Adam Schreck,Nasser Karimi — Associated Press May 20, 2017
Iran’s incumbent President Hassan Rouhani had a commanding 58 percent lead over his rivals in an initial and partial count of votes in the election, according to official figures announced Saturday morning.
Deputy Interior Minister Ali Asghar Ahmadi told journalists in a televised news conference that more than 40 million Iranians voted in Friday’s election. That puts turnout above 70 percent.
The strong margin for Rouhani may be enough to give him an outright victory and avoid a two-person runoff next Friday. In 2013, Rouhani won the presidential election with nearly 51 percent of the vote. Turnout for that vote was 73 percent.
Election officials repeatedly extended voting hours until midnight to accommodate long lines of voters, some of whom said they waited hours to cast their ballots.
Friday’s vote was largely a referendum on Rouhani’s more moderate political policies, which paved the way for the landmark 2015 nuclear deal that won Iran relief from some sanctions in exchange for curbs on its nuclear program.

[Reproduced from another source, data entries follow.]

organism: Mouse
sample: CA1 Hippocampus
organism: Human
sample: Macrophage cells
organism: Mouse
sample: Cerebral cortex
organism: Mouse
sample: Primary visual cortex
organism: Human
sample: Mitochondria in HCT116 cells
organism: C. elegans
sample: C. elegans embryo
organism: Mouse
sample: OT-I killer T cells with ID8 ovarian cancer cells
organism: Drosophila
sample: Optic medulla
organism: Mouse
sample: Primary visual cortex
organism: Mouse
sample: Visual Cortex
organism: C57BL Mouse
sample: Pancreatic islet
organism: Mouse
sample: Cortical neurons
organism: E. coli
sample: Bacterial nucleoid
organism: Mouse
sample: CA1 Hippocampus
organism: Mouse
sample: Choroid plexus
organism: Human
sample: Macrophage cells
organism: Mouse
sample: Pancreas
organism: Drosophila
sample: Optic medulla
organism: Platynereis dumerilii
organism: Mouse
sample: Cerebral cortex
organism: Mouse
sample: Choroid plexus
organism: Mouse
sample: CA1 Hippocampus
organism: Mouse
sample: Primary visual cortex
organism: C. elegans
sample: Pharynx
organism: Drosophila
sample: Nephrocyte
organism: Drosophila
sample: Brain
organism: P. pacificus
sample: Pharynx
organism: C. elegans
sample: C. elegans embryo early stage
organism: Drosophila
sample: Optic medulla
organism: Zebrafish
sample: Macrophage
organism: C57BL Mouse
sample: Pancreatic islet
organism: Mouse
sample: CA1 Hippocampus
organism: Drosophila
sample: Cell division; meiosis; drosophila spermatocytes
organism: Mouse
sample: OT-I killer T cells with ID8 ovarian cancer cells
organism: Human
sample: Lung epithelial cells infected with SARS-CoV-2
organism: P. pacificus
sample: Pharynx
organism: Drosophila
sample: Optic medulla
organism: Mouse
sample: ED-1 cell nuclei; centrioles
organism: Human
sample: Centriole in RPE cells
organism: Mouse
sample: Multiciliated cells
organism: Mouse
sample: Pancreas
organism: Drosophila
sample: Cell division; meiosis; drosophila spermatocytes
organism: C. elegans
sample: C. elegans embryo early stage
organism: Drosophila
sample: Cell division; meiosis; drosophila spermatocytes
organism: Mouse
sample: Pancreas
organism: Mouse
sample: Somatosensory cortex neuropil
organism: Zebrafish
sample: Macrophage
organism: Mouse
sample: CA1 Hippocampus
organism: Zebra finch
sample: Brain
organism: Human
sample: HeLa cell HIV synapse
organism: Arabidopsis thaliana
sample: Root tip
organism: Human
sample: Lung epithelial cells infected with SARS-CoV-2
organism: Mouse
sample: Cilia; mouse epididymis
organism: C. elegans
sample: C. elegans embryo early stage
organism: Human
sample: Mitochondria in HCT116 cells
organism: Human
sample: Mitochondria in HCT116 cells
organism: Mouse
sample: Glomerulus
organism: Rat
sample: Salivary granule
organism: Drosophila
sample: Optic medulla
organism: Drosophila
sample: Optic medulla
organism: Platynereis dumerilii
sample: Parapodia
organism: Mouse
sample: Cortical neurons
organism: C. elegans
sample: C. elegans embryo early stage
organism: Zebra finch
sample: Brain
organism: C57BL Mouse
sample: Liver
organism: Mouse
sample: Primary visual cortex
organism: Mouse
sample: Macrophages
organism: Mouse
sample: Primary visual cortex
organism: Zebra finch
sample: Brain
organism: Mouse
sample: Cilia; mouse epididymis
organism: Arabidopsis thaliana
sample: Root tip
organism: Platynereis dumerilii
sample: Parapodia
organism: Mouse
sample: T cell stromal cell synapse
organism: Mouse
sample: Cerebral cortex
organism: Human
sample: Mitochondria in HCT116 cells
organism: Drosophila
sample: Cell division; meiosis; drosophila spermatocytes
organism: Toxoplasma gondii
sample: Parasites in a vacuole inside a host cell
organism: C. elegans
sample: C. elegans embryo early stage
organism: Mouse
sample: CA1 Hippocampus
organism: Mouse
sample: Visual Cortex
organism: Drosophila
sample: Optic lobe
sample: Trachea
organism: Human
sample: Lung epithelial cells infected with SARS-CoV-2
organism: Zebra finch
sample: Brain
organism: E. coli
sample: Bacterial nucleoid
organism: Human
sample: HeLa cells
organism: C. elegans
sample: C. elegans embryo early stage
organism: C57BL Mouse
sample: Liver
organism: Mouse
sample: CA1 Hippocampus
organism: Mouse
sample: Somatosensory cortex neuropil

The 68-year-old has come to embody more liberal and reform-minded Iranians’ hopes for greater political freedom at home and better relations with the outside world.
Preliminary vote tallies have him ahead with 14.6 million votes, out of 25.1 million counted so far.
His nearest challenger is hard-line cleric Ebrahim Raisi, with 10.1 million votes.
The two other candidates left in the race, Mostafa Mirsalim, a former culture minister, and Mostafa Hashemitaba, a pro-reform figure who previously ran for president in 2001, respectively have 297,000 and 139,000 votes each.
Iran has no credible political polling to serve as harder metrics for the street buzz around candidates, who need more than 50 percent of the vote to seal victory and avoid a runoff.
Iran’s president is the second-most powerful figure within Iran’s political system. He is subordinate to the country’s supreme leader, who is chosen by a clerical panel and has the ultimate say over all matters of state.
It is still a powerful post. The president oversees a vast state bureaucracy employing more than 2 million people, is charged with naming Cabinet members and other officials to key posts, and plays a significant role in shaping both domestic and foreign policy.
All candidates for elected office must be vetted, a process that excludes anyone calling for radical change, along with most reformists. No woman has ever been approved to run for president.
Ahmadi said the Interior Ministry hopes to have final results later Saturday.